Is inclusion of such “boilerplate” general methodology outputs in the comparison set a source of bias? They are always far more frequently cited than a typical target output, and thus outrank them, lowering the target output’s CPR. On the other hand, they often objectively do have more significant influence on research than any field-specific research output. Also, they cannot be automatically excluded using either blacklists or citation rate thresholds, as the target output may well be directly in the same field as, or a co-citation have citation rate rivalling, e.g. a statistical methodology “boilerplate” reference.

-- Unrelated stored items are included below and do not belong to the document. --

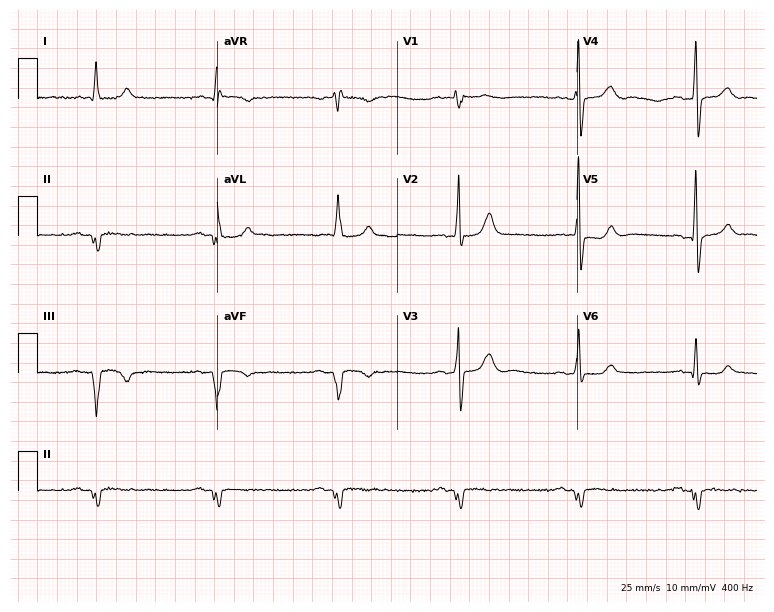
ECG (7.3-second recording at 400 Hz) — a 79-year-old man. Screened for six findings — first-degree AV block, right bundle branch block (RBBB), left bundle branch block (LBBB), sinus bradycardia, atrial fibrillation (AF), sinus tachycardia — none is recorded. Only these six findings were labelled.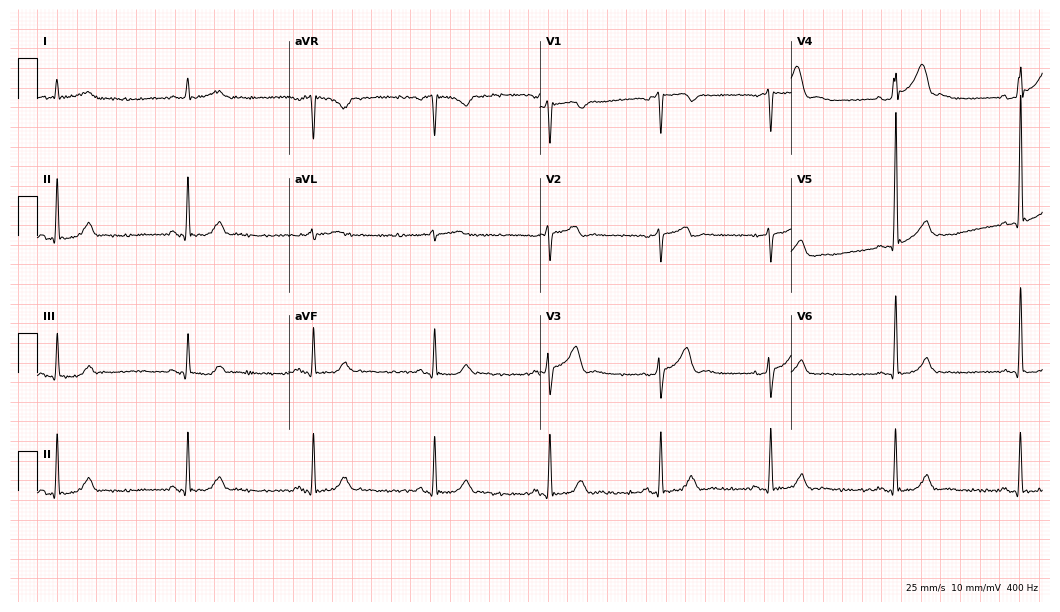
Standard 12-lead ECG recorded from a 64-year-old male patient (10.2-second recording at 400 Hz). None of these six findings is recorded: first-degree AV block, right bundle branch block, left bundle branch block, sinus bradycardia, atrial fibrillation, sinus tachycardia.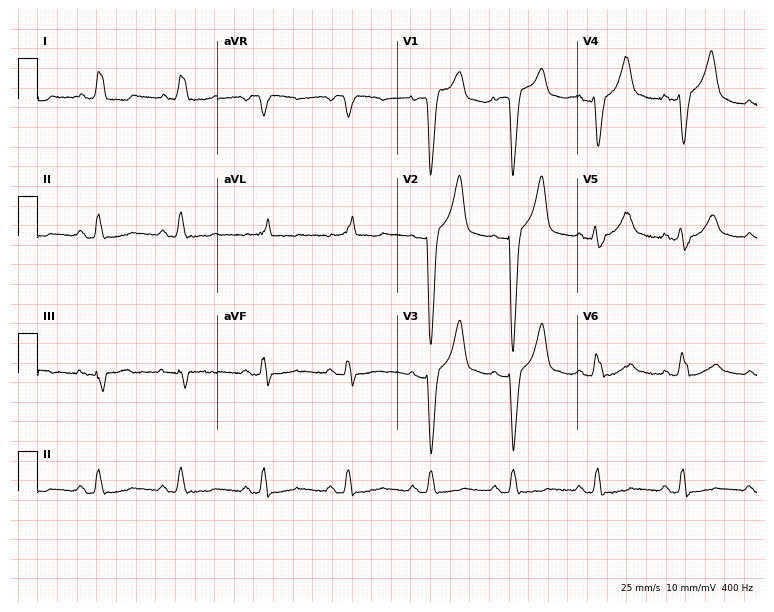
Resting 12-lead electrocardiogram (7.3-second recording at 400 Hz). Patient: an 81-year-old male. The tracing shows left bundle branch block (LBBB).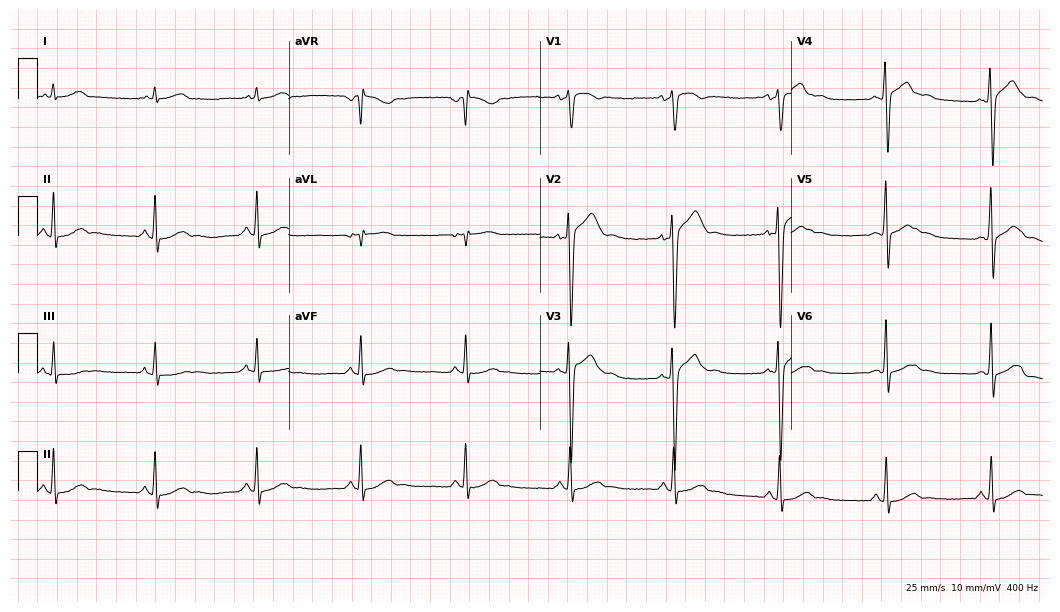
ECG — a 36-year-old male patient. Screened for six findings — first-degree AV block, right bundle branch block, left bundle branch block, sinus bradycardia, atrial fibrillation, sinus tachycardia — none is recorded. Only these six findings were labelled.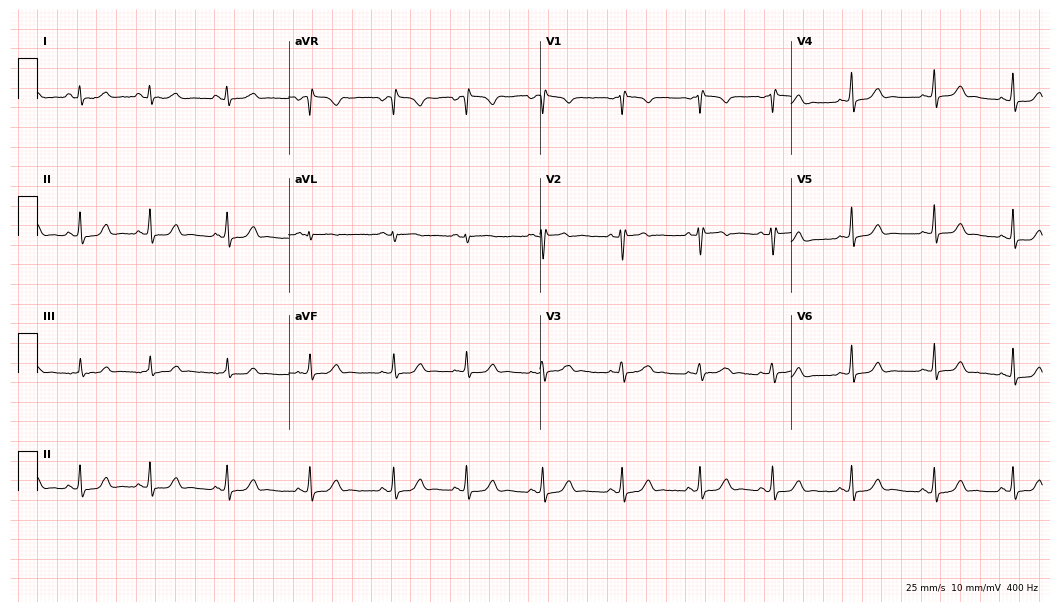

But even where hyper-cited co-citations are seen as a source of bias for CPR, the magnitude of such bias decreases rapidly as target output gains more citers and thereby median of 40 new co-citations per new citer (Fig. 3). Single or few hyper-cited co-citations in a large set do not have a large effect on the percentile rank, while they would easily distort a metric relating the target to averages in the set.

Delayed recognition and instant fading

The value of a scholarly output is not necessarily present or recognized immediately upon publication. Some other, later discovery may suddenly reveal an important aspect of an earlier output, or its relevance in another field of research may be get re-discovered serendipitously, awakening the output to suddenly increased influence, many years after first becoming citable. Ke et al. (2015) present analysis of temporal patterns for such “sleeping beauties”, and find that while there are cases of very pronounced delayed recognition and they are often associated with delayed accrual of interdisciplinary citations, such articles are not exceptional rare outliers in their own category, but simply extreme cases in heterogenous but continuous distribution.

Conversely, the influence of a scholarly output may be immediate and intense but then quickly fades (Ye & Bornmann, 2018). This can happen in very rapidly advancing fields where an important discovery can spur quick succession of derivative further discoveries or improvements which overshadow their ancestors, or for big or controversial claims that generate large initial interest which however proves the claim false and the output is thereafter ignored and forgotten.

Consider three outputs with similar citation rates, where one is an old instant fade, another equally old but recently awakened sleeping beauty, and third a new output receiving few but immediate citations. Their CPRs would be similar. Whether this would be an unfair similarity is not necessarily clear: should an awakened sleeping beauty be considered more valuable than a new discovery, or should we acknowledge that CPR reflects whatever it was that kept the sleeping beauty from gaining influence sooner? Notably, the direction of change in CPR would be different for these three examples.